Polyhandicap et douleurs
De fait, l’enfant polyhandicapé est souvent exposé à l’expérience de la douleur. Les déformations orthopédiques, le reflux gastro-oesophagien… sont autant de causes de douleurs qui peuvent être très invalidantes. Les convulsions épileptiques, relativement fréquentes dans cette pathologie, sont la source de maux de tête dans la période qui suivent les crises aiguës. L’encombrement pulmonaire et la constipation sont à l’origine d’inconfort et de sensations pénibles. Tous ces problèmes sont perçus par les soignants de L’Odyssée qui suivent tous des formations en communication alternative et amélioré (CAA). Cela facilite le dépistage et l’évaluation de la douleur de l’enfant, y compris dans des situations de dépendance extrême.
Un examen médical ou une consultation chez un dentiste peut se révéler traumatisant et l’enfant ou l’adolescent polyhandicapé risque de développer une phobie qui se caractérisera fatalement par un refus de soins. Pour endiguer ces anxiétés inhérentes à ces parcours de vie, L’Odyssée a notamment mis en place des ateliers à l’apprentissage aux gestes médicaux (AGM) destinés à familiariser les jeunes aux processus des soins afin qu’ils les acceptent sans opposition, sans agitation et sans contention (qu’elle soit chimique ou physique).

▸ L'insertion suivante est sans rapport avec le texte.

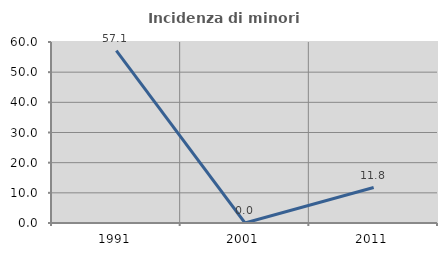
| Category | Incidenza di minori stranieri |
|---|---|
| 1991.0 | 57.143 |
| 2001.0 | 0 |
| 2011.0 | 11.765 |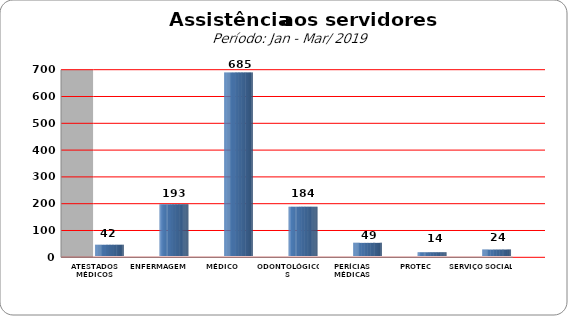
| Category | Series 0 |
|---|---|
| ATESTADOS MÉDICOS | 42 |
| ENFERMAGEM | 193 |
| MÉDICO | 685 |
| ODONTOLÓGICOS | 184 |
| PERÍCIAS MÉDICAS | 49 |
| PROTEC | 14 |
| SERVIÇO SOCIAL | 24 |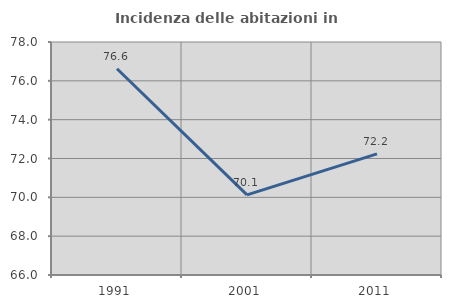
| Category | Incidenza delle abitazioni in proprietà  |
|---|---|
| 1991.0 | 76.623 |
| 2001.0 | 70.123 |
| 2011.0 | 72.236 |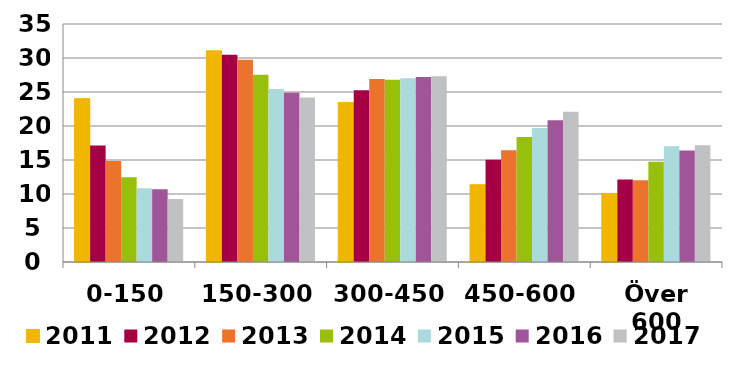
| Category | 2011 | 2012 | 2013 | 2014 | 2015 | 2016 | 2017 |
|---|---|---|---|---|---|---|---|
| 0-150 | 24.02 | 17.14 | 14.87 | 12.48 | 10.83 | 10.69 | 9.25 |
| 150-300 | 31.05 | 30.47 | 29.75 | 27.55 | 25.43 | 24.9 | 24.19 |
| 300-450 | 23.47 | 25.25 | 26.92 | 26.81 | 27.04 | 27.19 | 27.31 |
| 450-600 | 11.36 | 15.02 | 16.45 | 18.4 | 19.7 | 20.83 | 22.08 |
| Över 600 | 10.08 | 12.13 | 12.01 | 14.76 | 17.01 | 16.39 | 17.17 |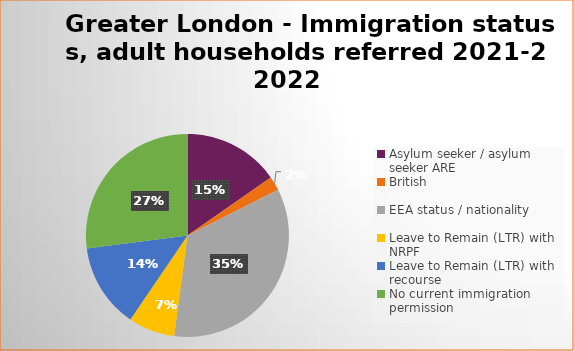
| Category | Number  | Percentage |
|---|---|---|
| Asylum seeker / asylum seeker ARE | 157 | 0.153 |
| British | 23 | 0.022 |
| EEA status / nationality  | 354 | 0.345 |
| Leave to Remain (LTR) with NRPF | 76 | 0.074 |
| Leave to Remain (LTR) with recourse | 138 | 0.135 |
| No current immigration permission | 277 | 0.27 |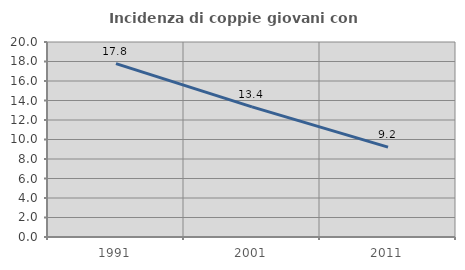
| Category | Incidenza di coppie giovani con figli |
|---|---|
| 1991.0 | 17.778 |
| 2001.0 | 13.352 |
| 2011.0 | 9.222 |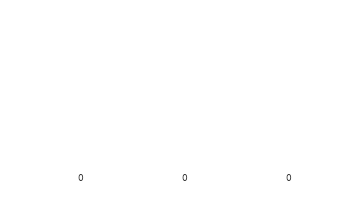
| Category | Series 0 |
|---|---|
| Year 1 | 0 |
| Year 2 | 0 |
| Year 3 | 0 |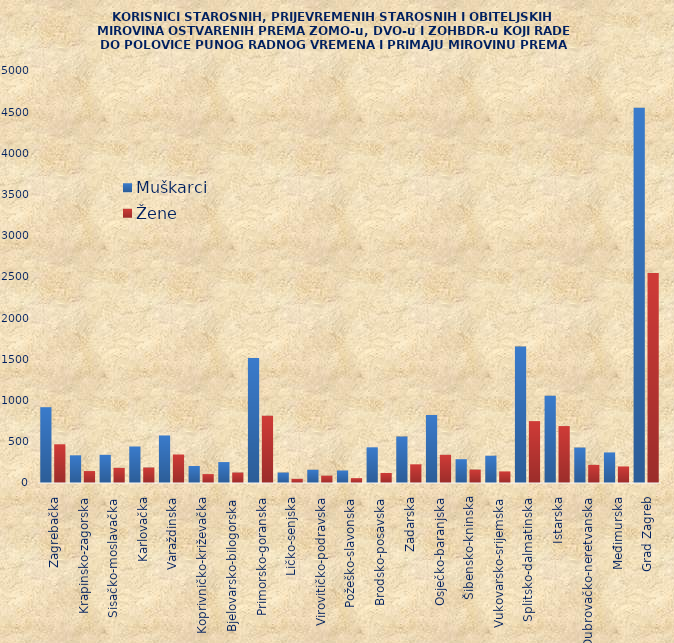
| Category | Muškarci | Žene |
|---|---|---|
| Zagrebačka | 920 | 470 |
| Krapinsko-zagorska | 336 | 145 |
| Sisačko-moslavačka | 342 | 184 |
| Karlovačka | 443 | 188 |
| Varaždinska | 577 | 346 |
| Koprivničko-križevačka | 206 | 108 |
| Bjelovarsko-bilogorska | 254 | 127 |
| Primorsko-goranska | 1517 | 816 |
| Ličko-senjska | 127 | 51 |
| Virovitičko-podravska | 161 | 89 |
| Požeško-slavonska | 152 | 59 |
| Brodsko-posavska | 433 | 122 |
| Zadarska | 564 | 227 |
| Osječko-baranjska | 826 | 342 |
| Šibensko-kninska | 289 | 163 |
| Vukovarsko-srijemska | 331 | 141 |
| Splitsko-dalmatinska | 1656 | 751 |
| Istarska | 1059 | 691 |
| Dubrovačko-neretvanska | 430 | 220 |
| Međimurska | 371 | 201 |
| Grad Zagreb | 4553 | 2549 |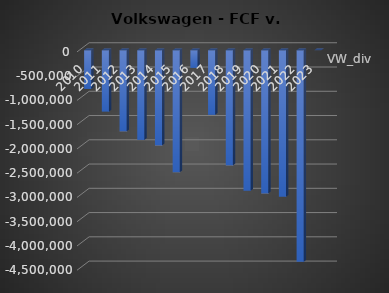
| Category | VW_div | VW_FCF |
|---|---|---|
| 2010.0 | -798000 |  |
| 2011.0 | -1266000 |  |
| 2012.0 | -1673000 |  |
| 2013.0 | -1849000 |  |
| 2014.0 | -1962000 |  |
| 2015.0 | -2516000 |  |
| 2016.0 | -364000 |  |
| 2017.0 | -1332000 |  |
| 2018.0 | -2375000 |  |
| 2019.0 | -2899000 |  |
| 2020.0 | -2952000 |  |
| 2021.0 | -3022000 |  |
| 2022.0 | -4362000 |  |
| 2023.0 | 0 |  |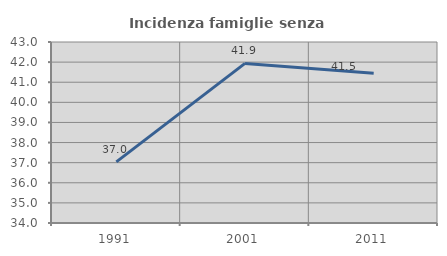
| Category | Incidenza famiglie senza nuclei |
|---|---|
| 1991.0 | 37.037 |
| 2001.0 | 41.935 |
| 2011.0 | 41.451 |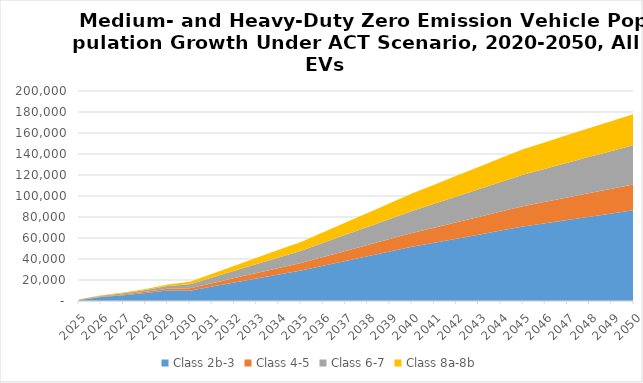
| Category | Class 2b-3 | Class 4-5 | Class 6-7 | Class 8a-8b |
|---|---|---|---|---|
| 2025.0 | 914.401 | 204.676 | 302.151 | 203.847 |
| 2026.0 | 3853.592 | 441.402 | 664.039 | 434.74 |
| 2027.0 | 5570.111 | 728.592 | 1116.382 | 707.899 |
| 2028.0 | 7596.965 | 1119.256 | 1745.84 | 1048.921 |
| 2029.0 | 9984.133 | 1637.744 | 2599.294 | 1476.741 |
| 2030.0 | 9857.847 | 2343.121 | 3782.126 | 2370.819 |
| 2031.0 | 13694.286 | 3323.821 | 5351.877 | 3570.766 |
| 2032.0 | 17530.725 | 4304.521 | 6921.628 | 4770.713 |
| 2033.0 | 21367.163 | 5285.22 | 8491.378 | 5970.66 |
| 2034.0 | 25203.602 | 6265.92 | 10061.129 | 7170.606 |
| 2035.0 | 29040.041 | 7246.619 | 11630.88 | 8370.553 |
| 2036.0 | 33560.28 | 8421.005 | 13495.022 | 10024.99 |
| 2037.0 | 38080.519 | 9595.392 | 15359.164 | 11679.427 |
| 2038.0 | 42600.758 | 10769.778 | 17223.306 | 13333.864 |
| 2039.0 | 47120.997 | 11944.164 | 19087.448 | 14988.301 |
| 2040.0 | 51641.236 | 13118.55 | 20951.59 | 16642.738 |
| 2041.0 | 55498.467 | 14368.048 | 22773.744 | 18148.226 |
| 2042.0 | 59355.697 | 15617.547 | 24595.899 | 19653.714 |
| 2043.0 | 63212.928 | 16867.045 | 26418.053 | 21159.202 |
| 2044.0 | 67070.158 | 18116.544 | 28240.208 | 22664.69 |
| 2045.0 | 70927.389 | 19366.042 | 30062.362 | 24170.179 |
| 2046.0 | 74032.992 | 20429.25 | 31535.852 | 25273.874 |
| 2047.0 | 77138.596 | 21492.458 | 33009.342 | 26377.569 |
| 2048.0 | 80244.199 | 22555.666 | 34482.832 | 27481.265 |
| 2049.0 | 83349.803 | 23618.874 | 35956.322 | 28584.96 |
| 2050.0 | 86455.406 | 24682.082 | 37429.812 | 29688.655 |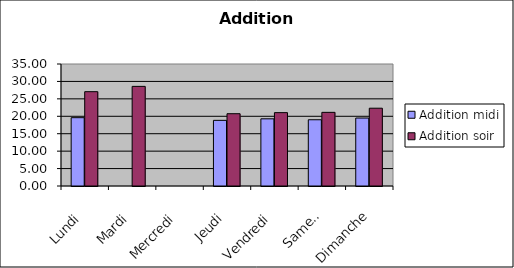
| Category | Addition |
|---|---|
| Lundi | 27.06 |
| Mardi | 28.58 |
| Mercredi | 0 |
| Jeudi | 20.738 |
| Vendredi | 21.048 |
| Samedi | 21.128 |
| Dimanche | 22.316 |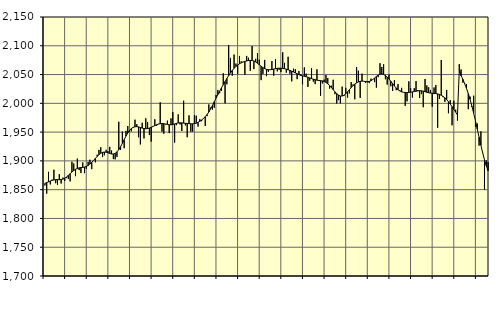
| Category | Piggar | Series 1 |
|---|---|---|
| nan | 1857.3 | 1860.96 |
| 1.0 | 1843.2 | 1862.29 |
| 1.0 | 1881 | 1863.7 |
| 1.0 | 1859.1 | 1865.03 |
| 1.0 | 1867.5 | 1866.13 |
| 1.0 | 1884.7 | 1866.98 |
| 1.0 | 1861.2 | 1867.26 |
| 1.0 | 1858.3 | 1867.4 |
| 1.0 | 1877.1 | 1867.34 |
| 1.0 | 1860.7 | 1867.57 |
| 1.0 | 1870.9 | 1868.35 |
| 1.0 | 1865 | 1869.82 |
| nan | 1870.1 | 1872.03 |
| 2.0 | 1868.7 | 1874.79 |
| 2.0 | 1864.4 | 1877.77 |
| 2.0 | 1898.5 | 1880.65 |
| 2.0 | 1895.5 | 1883.26 |
| 2.0 | 1873.5 | 1885.37 |
| 2.0 | 1903.9 | 1886.89 |
| 2.0 | 1884 | 1887.89 |
| 2.0 | 1878.9 | 1888.43 |
| 2.0 | 1897.3 | 1888.78 |
| 2.0 | 1878.7 | 1889.36 |
| 2.0 | 1886.3 | 1890.42 |
| nan | 1898.3 | 1892.15 |
| 3.0 | 1902 | 1894.54 |
| 3.0 | 1885.7 | 1897.49 |
| 3.0 | 1900.4 | 1900.83 |
| 3.0 | 1897.5 | 1904.29 |
| 3.0 | 1910.7 | 1907.7 |
| 3.0 | 1919.1 | 1910.79 |
| 3.0 | 1923.7 | 1913.23 |
| 3.0 | 1906.6 | 1914.75 |
| 3.0 | 1909.7 | 1915.34 |
| 3.0 | 1919.3 | 1915.04 |
| 3.0 | 1916.9 | 1914.11 |
| nan | 1924.4 | 1912.94 |
| 4.0 | 1917.9 | 1912.05 |
| 4.0 | 1903.1 | 1912 |
| 4.0 | 1902.7 | 1913.14 |
| 4.0 | 1907 | 1915.61 |
| 4.0 | 1968 | 1919.5 |
| 4.0 | 1919.1 | 1924.59 |
| 4.0 | 1950.9 | 1930.48 |
| 4.0 | 1922 | 1936.82 |
| 4.0 | 1952.2 | 1943.05 |
| 4.0 | 1960.6 | 1948.55 |
| 4.0 | 1950.2 | 1952.96 |
| nan | 1951.4 | 1956.22 |
| 5.0 | 1957.6 | 1958.31 |
| 5.0 | 1971.6 | 1959.31 |
| 5.0 | 1963.9 | 1959.47 |
| 5.0 | 1941 | 1959.03 |
| 5.0 | 1928.6 | 1958.08 |
| 5.0 | 1966.2 | 1957 |
| 5.0 | 1939 | 1956.19 |
| 5.0 | 1973.9 | 1955.86 |
| 5.0 | 1967.5 | 1956.17 |
| 5.0 | 1944.9 | 1957.04 |
| 5.0 | 1933.6 | 1958.33 |
| nan | 1959.5 | 1959.79 |
| 6.0 | 1972.3 | 1961.34 |
| 6.0 | 1960.9 | 1962.8 |
| 6.0 | 1964.3 | 1963.89 |
| 6.0 | 2001.7 | 1964.58 |
| 6.0 | 1950.9 | 1964.93 |
| 6.0 | 1947.2 | 1964.69 |
| 6.0 | 1963.3 | 1964.03 |
| 6.0 | 1969.9 | 1963.35 |
| 6.0 | 1948.2 | 1962.77 |
| 6.0 | 1973.9 | 1962.66 |
| 6.0 | 1985 | 1963.22 |
| nan | 1931.7 | 1964.2 |
| 7.0 | 1962.1 | 1965.14 |
| 7.0 | 1980.8 | 1965.85 |
| 7.0 | 1963.3 | 1966.19 |
| 7.0 | 1951.9 | 1966.1 |
| 7.0 | 2004.5 | 1965.67 |
| 7.0 | 1961.5 | 1965.27 |
| 7.0 | 1941.1 | 1964.96 |
| 7.0 | 1979.1 | 1964.66 |
| 7.0 | 1950.7 | 1964.42 |
| 7.0 | 1950.8 | 1964.42 |
| 7.0 | 1979.5 | 1964.75 |
| nan | 1978.5 | 1965.58 |
| 8.0 | 1959.6 | 1966.98 |
| 8.0 | 1972.5 | 1968.79 |
| 8.0 | 1969 | 1971.05 |
| 8.0 | 1974.2 | 1973.72 |
| 8.0 | 1960.7 | 1976.85 |
| 8.0 | 1977.7 | 1980.52 |
| 8.0 | 1998.1 | 1985.01 |
| 8.0 | 1992.7 | 1990.34 |
| 8.0 | 1989.2 | 1996.31 |
| 8.0 | 1992.3 | 2002.65 |
| 8.0 | 2014.6 | 2009 |
| nan | 2023.3 | 2015.2 |
| 9.0 | 2017.6 | 2021.16 |
| 9.0 | 2021.4 | 2026.9 |
| 9.0 | 2052.2 | 2032.4 |
| 9.0 | 2000 | 2037.83 |
| 9.0 | 2033.1 | 2043.13 |
| 9.0 | 2101.1 | 2048.18 |
| 9.0 | 2078.9 | 2052.91 |
| 9.0 | 2048.1 | 2057.1 |
| 9.0 | 2084.7 | 2060.83 |
| 9.0 | 2069.1 | 2064.1 |
| 9.0 | 2050.8 | 2066.76 |
| nan | 2082.3 | 2068.76 |
| 10.0 | 2073 | 2070.35 |
| 10.0 | 2072 | 2071.75 |
| 10.0 | 2049.8 | 2072.86 |
| 10.0 | 2082.4 | 2073.7 |
| 10.0 | 2079.2 | 2074.33 |
| 10.0 | 2056.6 | 2074.64 |
| 10.0 | 2099.5 | 2074.38 |
| 10.0 | 2059.5 | 2073.53 |
| 10.0 | 2077.3 | 2071.92 |
| 10.0 | 2087.1 | 2069.63 |
| 10.0 | 2075.9 | 2067.04 |
| nan | 2040.3 | 2064.45 |
| 11.0 | 2051.1 | 2062.1 |
| 11.0 | 2075.5 | 2060.23 |
| 11.0 | 2047.2 | 2059.03 |
| 11.0 | 2054.8 | 2058.43 |
| 11.0 | 2058 | 2058.32 |
| 11.0 | 2073.4 | 2058.74 |
| 11.0 | 2048 | 2059.48 |
| 11.0 | 2076.5 | 2060.2 |
| 11.0 | 2055.6 | 2060.82 |
| 11.0 | 2058.3 | 2061.09 |
| 11.0 | 2054.3 | 2060.96 |
| nan | 2088.6 | 2060.63 |
| 12.0 | 2070.3 | 2060.12 |
| 12.0 | 2053.3 | 2059.3 |
| 12.0 | 2080.9 | 2058.27 |
| 12.0 | 2051.4 | 2057.18 |
| 12.0 | 2038.2 | 2055.91 |
| 12.0 | 2060.1 | 2054.45 |
| 12.0 | 2059.3 | 2052.91 |
| 12.0 | 2042 | 2051.34 |
| 12.0 | 2056.2 | 2049.78 |
| 12.0 | 2050.6 | 2048.55 |
| 12.0 | 2033.1 | 2047.66 |
| nan | 2062.5 | 2046.99 |
| 13.0 | 2051.6 | 2046.27 |
| 13.0 | 2028.5 | 2045.34 |
| 13.0 | 2039.4 | 2044.24 |
| 13.0 | 2060.8 | 2043.06 |
| 13.0 | 2037.7 | 2041.95 |
| 13.0 | 2033.4 | 2040.99 |
| 13.0 | 2059.1 | 2040.25 |
| 13.0 | 2040.5 | 2039.75 |
| 13.0 | 2013.2 | 2039.45 |
| 13.0 | 2034.5 | 2038.94 |
| 13.0 | 2041.1 | 2038 |
| nan | 2049 | 2036.37 |
| 14.0 | 2044 | 2033.97 |
| 14.0 | 2025.6 | 2030.99 |
| 14.0 | 2030.6 | 2027.53 |
| 14.0 | 2040.9 | 2023.74 |
| 14.0 | 2015.9 | 2020.06 |
| 14.0 | 1999.8 | 2016.8 |
| 14.0 | 2005.5 | 2014.19 |
| 14.0 | 2000 | 2012.72 |
| 14.0 | 2029 | 2012.68 |
| 14.0 | 2012.6 | 2014.1 |
| 14.0 | 2026.9 | 2016.65 |
| nan | 2010 | 2019.96 |
| 15.0 | 2017.2 | 2023.63 |
| 15.0 | 2036.9 | 2027.31 |
| 15.0 | 2032.8 | 2030.66 |
| 15.0 | 2007.1 | 2033.42 |
| 15.0 | 2063.1 | 2035.59 |
| 15.0 | 2056.7 | 2037.25 |
| 15.0 | 2009.4 | 2038.29 |
| 15.0 | 2051.6 | 2038.64 |
| 15.0 | 2038.6 | 2038.38 |
| 15.0 | 2035.3 | 2037.86 |
| 15.0 | 2036.6 | 2037.64 |
| nan | 2035.2 | 2038.04 |
| 16.0 | 2042.9 | 2039.3 |
| 16.0 | 2041.3 | 2041.38 |
| 16.0 | 2036.8 | 2043.95 |
| 16.0 | 2027.4 | 2046.67 |
| 16.0 | 2045.4 | 2049.02 |
| 16.0 | 2069.7 | 2050.45 |
| 16.0 | 2063.2 | 2050.82 |
| 16.0 | 2067.9 | 2050.11 |
| 16.0 | 2041.8 | 2048.3 |
| 16.0 | 2032.5 | 2045.67 |
| 16.0 | 2049.7 | 2042.3 |
| nan | 2029.6 | 2038.36 |
| 17.0 | 2021.4 | 2034.23 |
| 17.0 | 2040.1 | 2030.24 |
| 17.0 | 2022.9 | 2026.65 |
| 17.0 | 2033.3 | 2023.69 |
| 17.0 | 2023 | 2021.5 |
| 17.0 | 2026.9 | 2019.98 |
| 17.0 | 2019.4 | 2019.14 |
| 17.0 | 1995.8 | 2018.78 |
| 17.0 | 2003.5 | 2018.74 |
| 17.0 | 2038.2 | 2018.96 |
| 17.0 | 2026.2 | 2019.33 |
| nan | 2010 | 2019.87 |
| 18.0 | 2026.3 | 2020.52 |
| 18.0 | 2038.6 | 2021.04 |
| 18.0 | 2023.2 | 2021.54 |
| 18.0 | 2009.2 | 2021.97 |
| 18.0 | 2016 | 2021.85 |
| 18.0 | 1993.3 | 2021.18 |
| 18.0 | 2042.2 | 2020.23 |
| 18.0 | 2031 | 2019.2 |
| 18.0 | 2027.8 | 2018.42 |
| 18.0 | 2023.2 | 2017.81 |
| 18.0 | 1994.1 | 2017.45 |
| nan | 2027.5 | 2017.24 |
| 19.0 | 2031.7 | 2016.97 |
| 19.0 | 1957.6 | 2016.42 |
| 19.0 | 2007.7 | 2015.43 |
| 19.0 | 2075.3 | 2013.98 |
| 19.0 | 2010.7 | 2012.07 |
| 19.0 | 2002.5 | 2009.62 |
| 19.0 | 2023.3 | 2006.54 |
| 19.0 | 1982.8 | 2002.82 |
| 19.0 | 2005.6 | 1998.66 |
| 19.0 | 1961.9 | 1994.22 |
| 19.0 | 2004.5 | 1989.52 |
| nan | 1988.9 | 1984.73 |
| 20.0 | 1970 | 1979.8 |
| 20.0 | 2068.1 | 2057.22 |
| 20.0 | 2058.9 | 2048 |
| 20.0 | 2035.9 | 2041.84 |
| 20.0 | 2035.2 | 2033.94 |
| 20.0 | 2033.3 | 2026.01 |
| 20.0 | 1989.8 | 2016.95 |
| 20.0 | 2011.7 | 2006.71 |
| 20.0 | 1993.7 | 1995.32 |
| 20.0 | 2013.3 | 1982.78 |
| 20.0 | 1958.8 | 1969.4 |
| nan | 1965 | 1955.35 |
| 21.0 | 1926.6 | 1941.1 |
| 21.0 | 1951.1 | 1927.17 |
| 21.0 | 1914.4 | 1913.95 |
| 21.0 | 1850.4 | 1901.92 |
| 21.0 | 1900.8 | 1891.43 |
| 21.0 | 1897.9 | 1882.6 |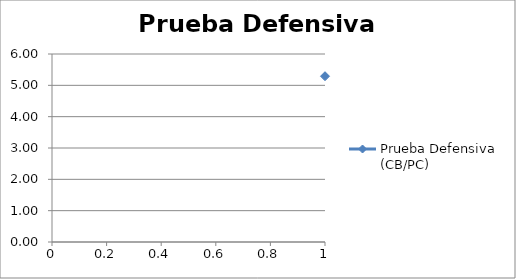
| Category | Prueba Defensiva (CB/PC) |
|---|---|
| 0 | 5.291 |
| 1 | 5.301 |
| 2 | 4.557 |
| 3 | 4.518 |
| 4 | 5.208 |
| 5 | 5.154 |
| 6 | 4.45 |
| 7 | 0.695 |

« Nous avons des jeunes hypersensibles au niveau cutané, donc toute prise de tension, toute prise de sang peuvent être vécue de façon anxiogène pour le patient et le soignant extérieur. Alors, nous avons imaginé ces ateliers qui découpent étape par étape le processus du soin et les étapes sont franchies une à une jusqu’à la réalisation du soin en intégralité, explique Quentin Pommier. Ils peuvent manipuler le matériel. Un trombone peut faire office d’aiguille. Et nous dédirons bientôt une salle qui reproduira à l’identique une salle d’attente médicale car certains des enfants ne veulent même pas s’en approcher quand ils doivent consulter à l’extérieur ».
Identifier les ressources sensorielles et psychiques
Autre innovation : Frédérique Le Fur, ergothérapeute depuis 1999 à l’Odyssée, a eu l’idée d’organiser une journée sensorielle « Au départ, je voulais sensibiliser les collègues aux particularités sensorielles de ces enfants mais Madame Pantaléon, la directrice, a eu l’ingéniosité de l’étendre aux familles de ces enfants ». Parmi les objectifs : mieux comprendre leurs modes d’expression et contribuer à rendre plus juste l’appréhension qu’ont ces enfants du monde qui les entoure.
En plus des cinq sens que toute personne peut identifier, les parents ont pu se sensibiliser, grâce aux stands des ergothérapeutes et psychomotriciens, aux sens vestibulaire et proprioceptif qui renvoient à la perception des mouvements de la tête et du corps dans l’espace. « Ce sont des sens réunificateurs de tous les autres et primordiaux que l’on doit stimuler chez ces enfants car ils sont régulateurs et calmants », explique cette ergothérapeute.
« Cela nous a permis de nous rendre compte de leur quotidien, témoigne le père d’un enfant polyhandicapé, et de leur dépendance à l’autre en qui ils doivent avoir une confiance absolue. Je comprends mieux maintenant leurs réticences et parfois leurs colères. Nous devons développer plus de moyens pour la prise en compte de cette personne polyhandicapé, afin d’établir des liens pour le vivre ensemble et maintenir ainsi notre humanité ». Le nom du centre, l’Odyssée, prend ainsi tout son sens, celui d’un voyage mythique qui est aussi une rencontre et une confrontation avec l’Autre.